Robertson makes around 40 types of different paper flowers. Recently she started making figurines out of clay to hold the bouquets she creates.
“I hand cut each one and assemble them with wire and glue,” Roberston said. “I put them in little microscopic glass vases and the entire bouquet is less than three inches tall when it’s done.
Through its 55 seasons, the Eugene Saturday Market has remained artist-oriented and anti-mass production. Every vendor at the market has to go through an approval process from the standards committee to ensure their products are entirely self-made and original. Artists must also be present during the market.
“You’re not allowed to hole away in your studio and pay someone to run your booth. It’s very much a more intimate endeavor,” Thompson said. Of course, many artists will have family members help them out when business gets busy.
Promoting artist originality and evolving the standards committee has been difficult for the market employees to work around in the digital age — especially with AI art.
“How do we adjust to AI art? We don’t,” Lee-Hutson said. “We have said, ‘Sorry, at this time we can’t do AI art because we don’t have enough information to create a standard.’”
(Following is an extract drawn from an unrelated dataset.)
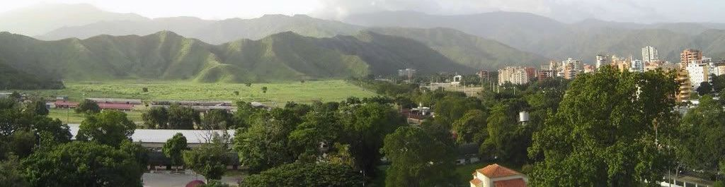 Las montañas o cabeceras del valle de Tocopio. En los ultimos 20 años incremento el urbanismo en este valle, con la urbanización Montaña Fresca, en espacios que eran de uso militar. Maracay.
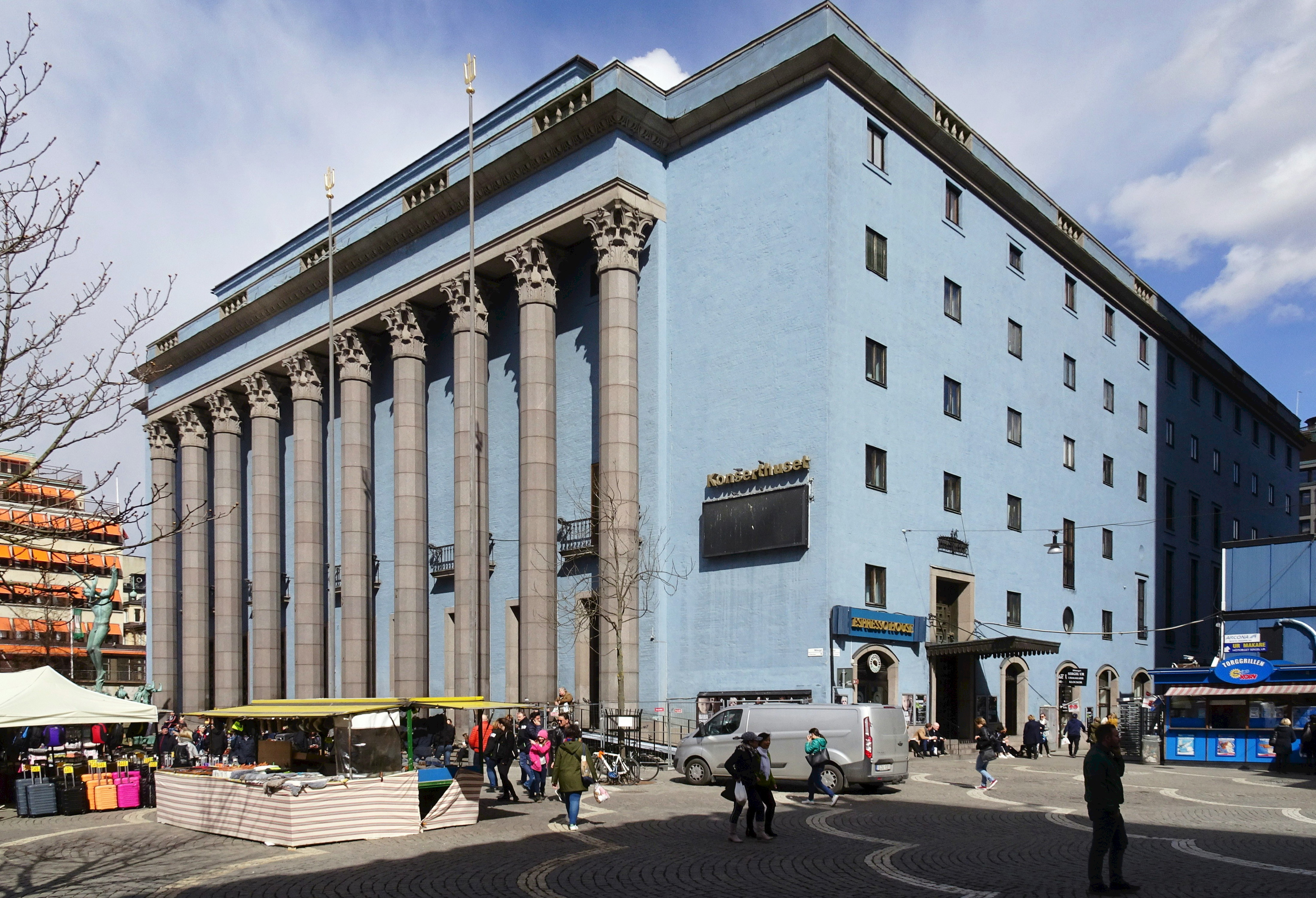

She said recently, someone failed the approval process because they were using a non-original design for their crafts. Once they modified their products to be based on their own designs, they were allowed to start selling again.
“It could have been terrible,” Lee-Hutson said. “And yet, here she was, inspired now to do new things.”
While the market is dedicated to the artists, the artists are equally dedicated to showing up rain or shine, an unofficial motto of the market.
“I think it’s really very interesting to see the spirit of human artistry,” Thompson said. “And making sure that we don’t lose out on those arts that have been existent in our society for hundreds if not thousands of years.”
McWhorter has a custom bike trailer made by Eugene brand Human Powered Machines that she uses to carry her art to the market every Saturday.
“I’ve been using that since 2009 and I just feel like, I don’t know how much longer I’ll be able to do it, but I’m certainly gonna do it as long as I can,” McWhorter said.
In past years, vendors would have an additional opportunity to sell on the East block on Tuesdays. Now they more or less plug holes for the farmers’ market without taking up a whole park block. Lee-Hutson says the plan is to open the East block back up spring 2025 for Tuesday markets.
Eugene Saturday Market will reopen April 6 and run through Nov. 2. This year’s return should be exciting for community members from all backgrounds.